ASSIGNMENT.
Extract the opening line of the entries and every line after it, stopping at and including the line that contains "Nieuw gebouw Kaboog". Do not include pictures.

--------------------

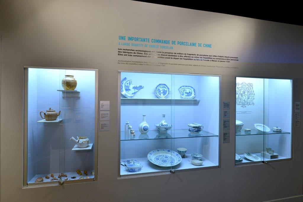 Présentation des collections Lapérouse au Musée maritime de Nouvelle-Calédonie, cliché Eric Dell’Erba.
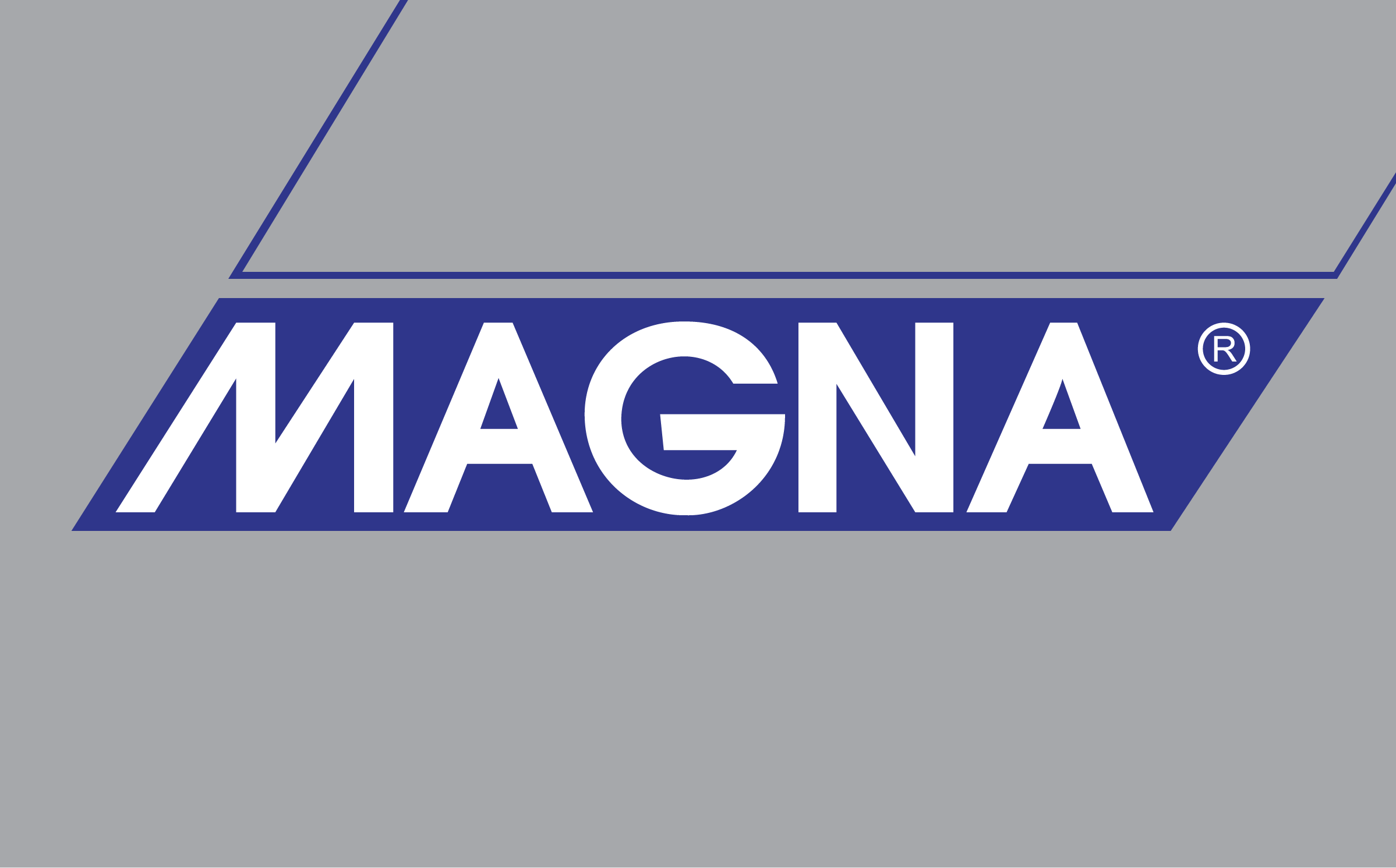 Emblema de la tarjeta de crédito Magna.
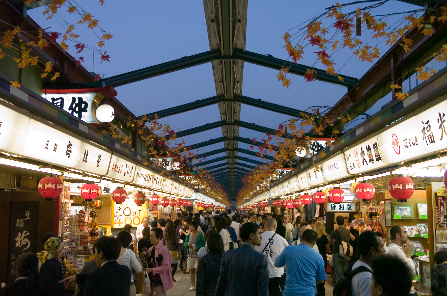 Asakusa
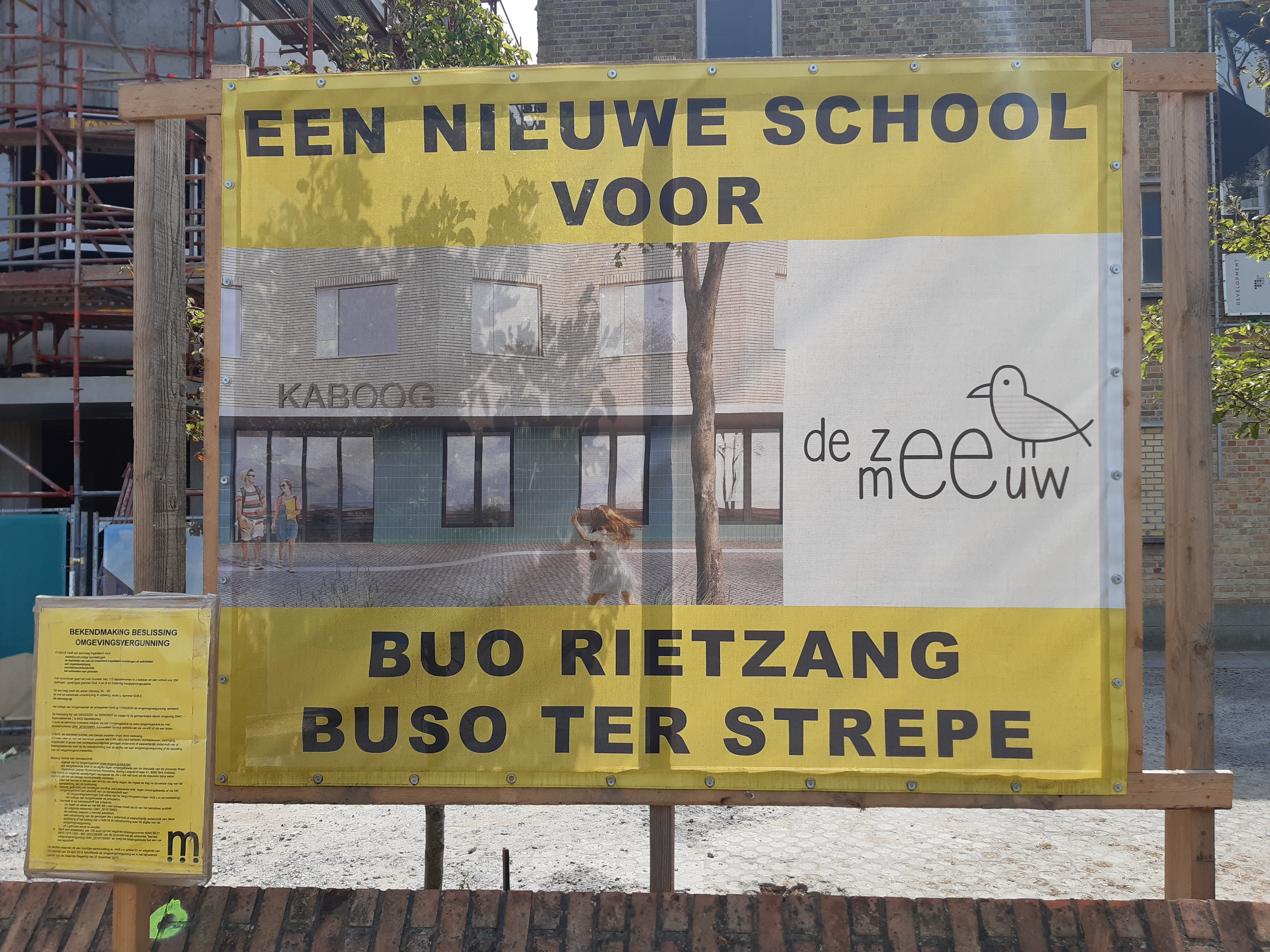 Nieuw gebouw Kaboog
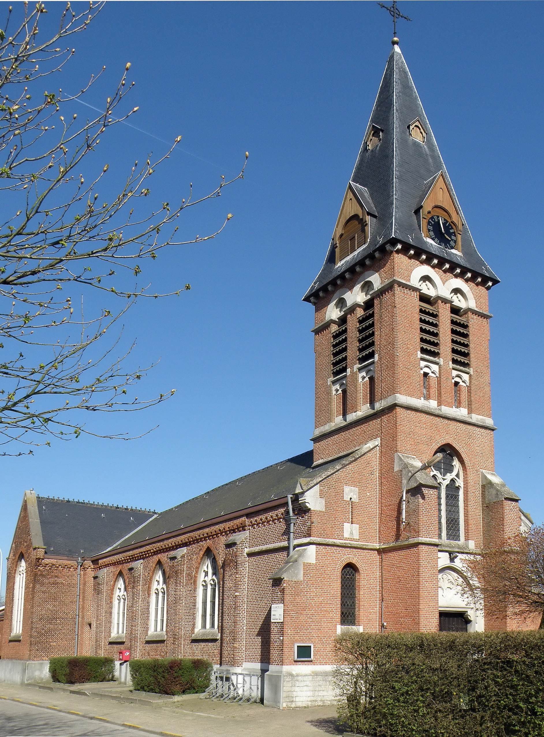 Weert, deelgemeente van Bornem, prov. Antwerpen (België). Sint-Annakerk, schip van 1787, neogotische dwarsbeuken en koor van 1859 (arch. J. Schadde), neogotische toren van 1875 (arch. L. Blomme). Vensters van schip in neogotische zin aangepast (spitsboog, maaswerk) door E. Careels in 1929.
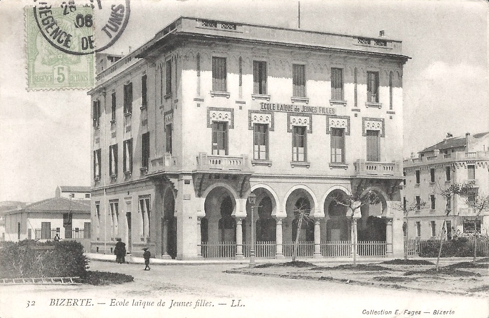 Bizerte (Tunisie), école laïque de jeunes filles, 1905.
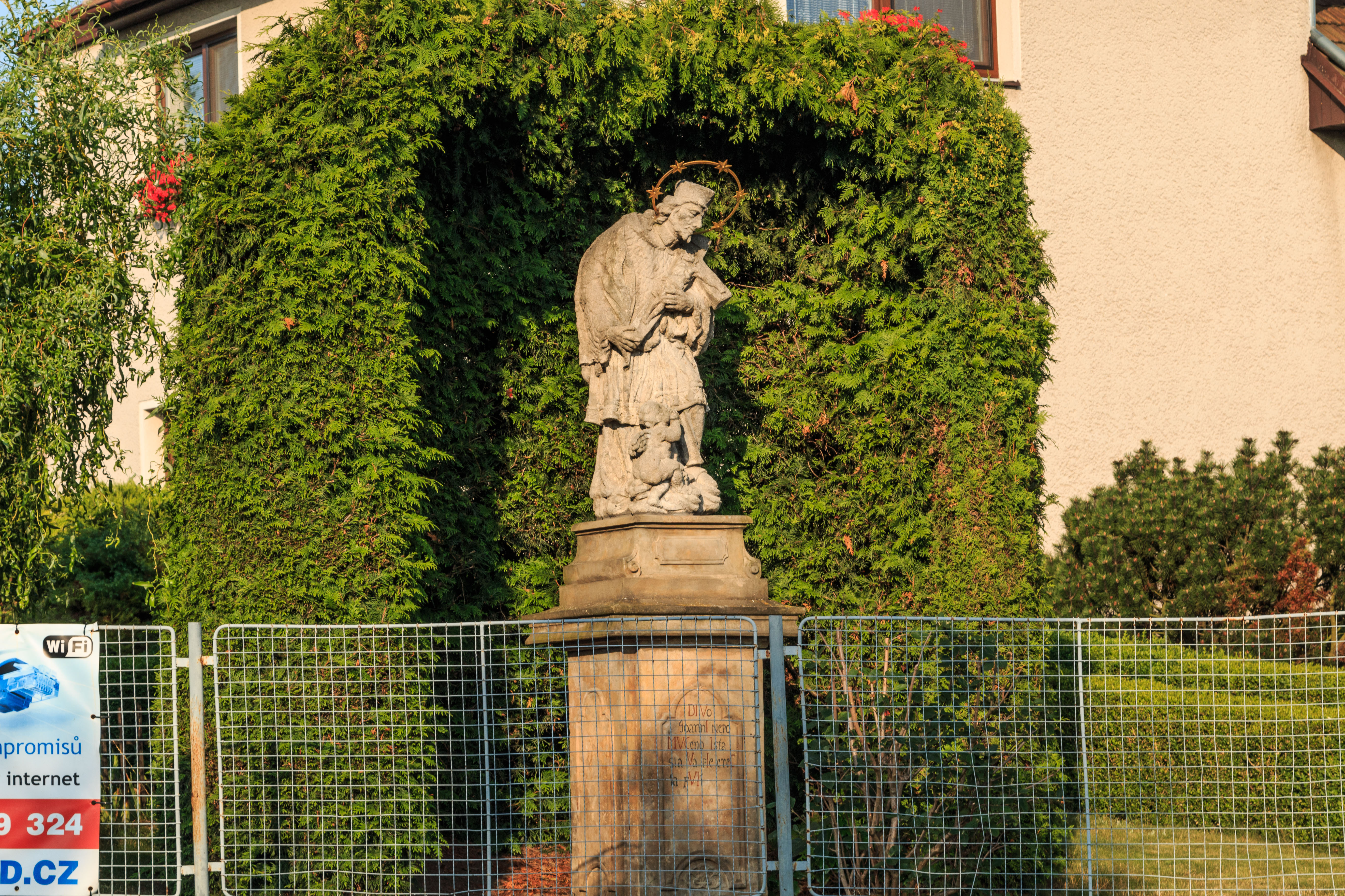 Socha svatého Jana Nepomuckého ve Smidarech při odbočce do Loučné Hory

--------------------

TASK RESPONSE.
 Présentation des collections Lapérouse au Musée maritime de Nouvelle-Calédonie, cliché Eric Dell’Erba.
 Emblema de la tarjeta de crédito Magna.
 Asakusa
 Nieuw gebouw Kaboog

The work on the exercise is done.